TK Waters has a bachelor's degree in literature and religious studies and a master's degree in religious studies and teaches Hebrew Bible at Western Kentucky University.

The tribe of Levi is one of the most important tribes of Israel, being the tribe from which the religious authorities came. Learn more in this lesson about the tribe of Levi's history, symbols, and descendants.

History of the Levites

The Levites were one of the most important tribes of Israel because they were the tribe responsible for the religious leadership of the Jews. But where did this tribe come from? According to Jewish tradition, Jacob, whose name was later changed to Israel, was one of the patriarchs of the Israelites. Jacob had 12 sons and, on his deathbed, left certain responsibilities to his sons. Despite the later importance of the Levites, Jacob didn't speak kindly to Levi when on his deathbed, because Levi and his brother Simeon had earlier murdered an entire town's males to avenge Dinah, their sister who was defiled by and then married to Shechem.
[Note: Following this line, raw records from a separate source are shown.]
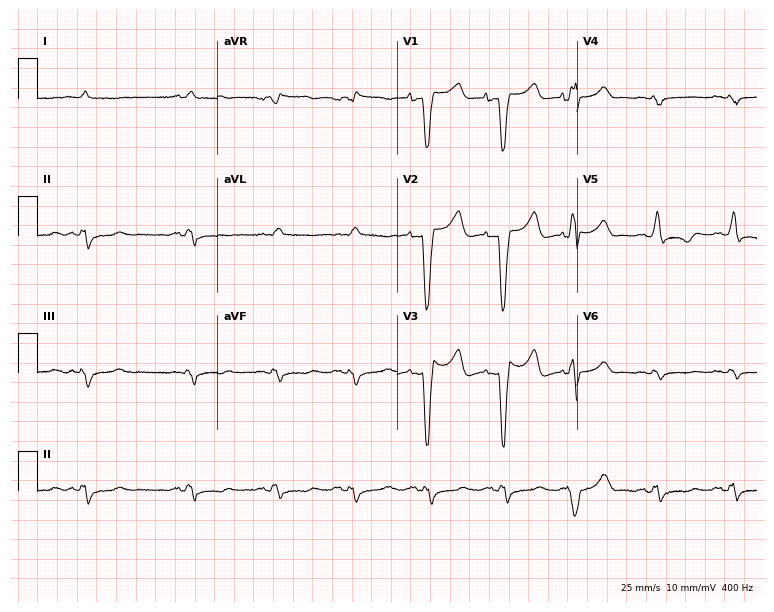
Resting 12-lead electrocardiogram. Patient: a female, 55 years old. None of these six findings is recorded: first-degree AV block, right bundle branch block, left bundle branch block, sinus bradycardia, atrial fibrillation, sinus tachycardia. Only these six findings were labelled.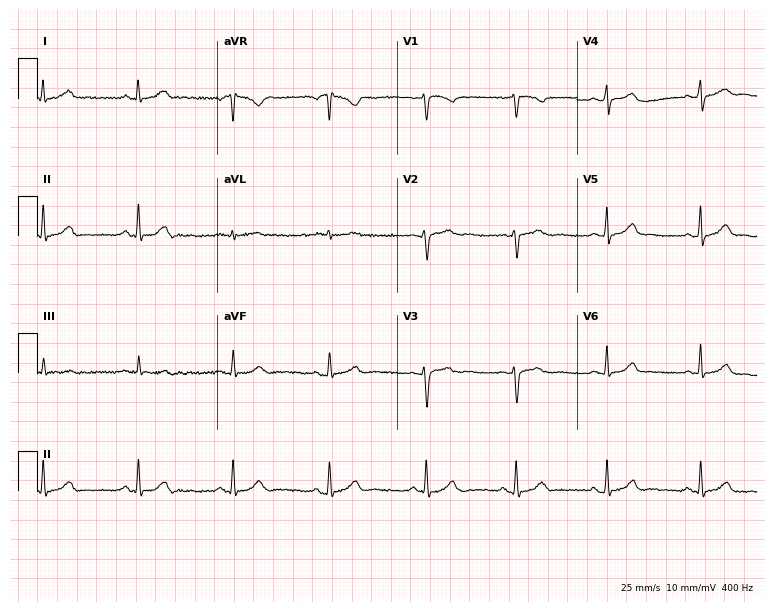
12-lead ECG from a female, 25 years old. Recorded interpretation: within normal limits.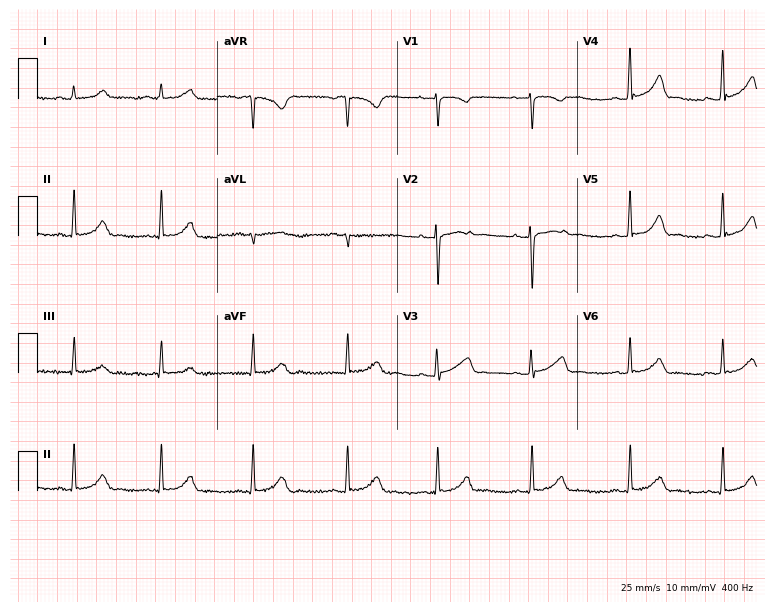
Resting 12-lead electrocardiogram. Patient: a 30-year-old female. Read as a normal ECG.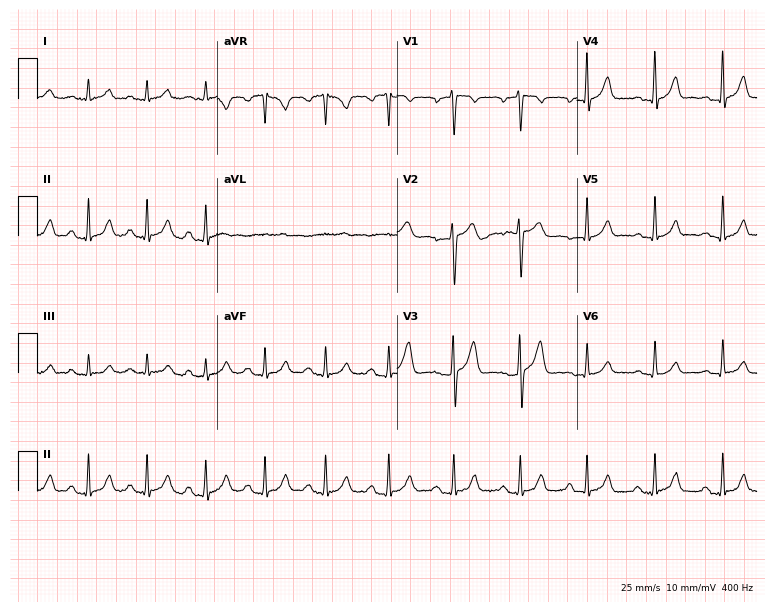
12-lead ECG from a 48-year-old male patient (7.3-second recording at 400 Hz). No first-degree AV block, right bundle branch block (RBBB), left bundle branch block (LBBB), sinus bradycardia, atrial fibrillation (AF) or sinus tachycardia recorded for this tracing.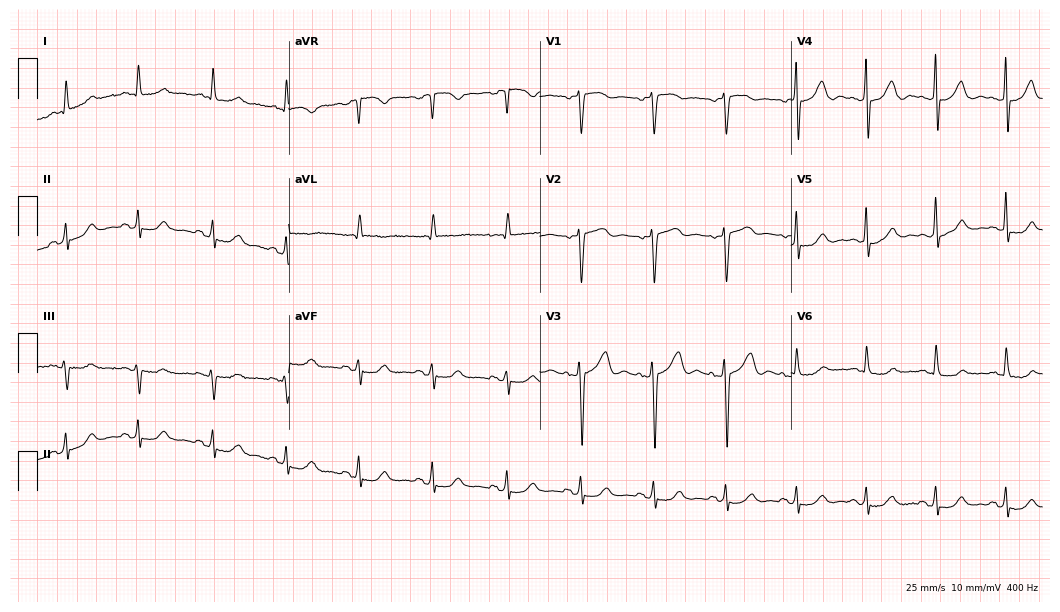
ECG — a 70-year-old woman. Screened for six findings — first-degree AV block, right bundle branch block, left bundle branch block, sinus bradycardia, atrial fibrillation, sinus tachycardia — none is recorded.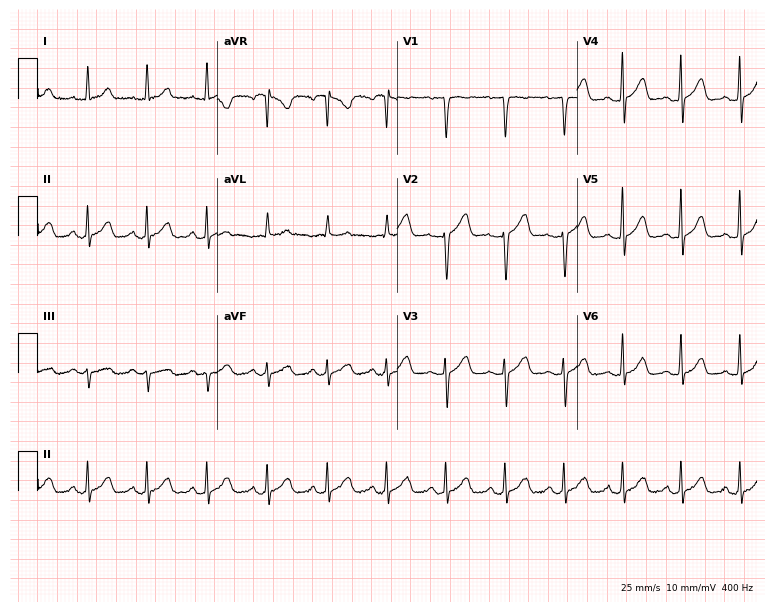
12-lead ECG from a 35-year-old woman (7.3-second recording at 400 Hz). Recorded interpretation: within normal limits.

It was not until later, when Moses and Aaron became prominent leaders of Israel, that the Levites rose to importance. Both brothers were from the tribe of Levi, and both guided the Israelites. While Moses acted as the main leader of the Israelites, Aaron took over the religious responsibilities. This prepared the way for the priesthood later, who were the Jews exclusively responsible for religious rituals. To be a legitimate priest, according to most Jews, the person had to be from the tribe of Levi.

As a heavily religious group, the priesthood for the Israelites was incredibly important. The priests would engage in rituals in the Jerusalem Temple, the building that was thought to contain the presence of God in the Ark of the Covenant. The priests would make animal sacrifices in the temple to appease God. On the Day of Atonement, better known as Yom Kippur today, the high priest, a Levite superior to the other priests, would offer an animal sacrifice in the innermost and holiest room of the temple to atone for the sins of the people.

Levite Symbols

While the Levites don't have one specific symbol that represents their tribe like other tribes do, they have a few symbols that are important to the history and purpose of the tribe. One of these is the pitcher. The pitcher is often used as a symbol for the Levites because it signifies the ritual of cleansing, like the Levitical priests would do before entering the temple or performing sacrifices.

The high priest wore a piece of clothing called the breastplate of judgment, according to Exodus 28. This breastplate later became a symbol of importance for the Levites. While the gold and linen used to make the piece were luxurious, the importance of the piece was the rows of stones or jewels. The breastplate had three rows of four squares on the front, one square for each of the 12 tribes of Israel. Each tribe had a specific stone or jewel and its name inscribed on it, showing the importance of the priesthood as all tribes were symbolically contained in it. The jewel for the tribe of Levi was agate, a type of beautiful, colorful stone with a ringed pattern, like a tree trunk.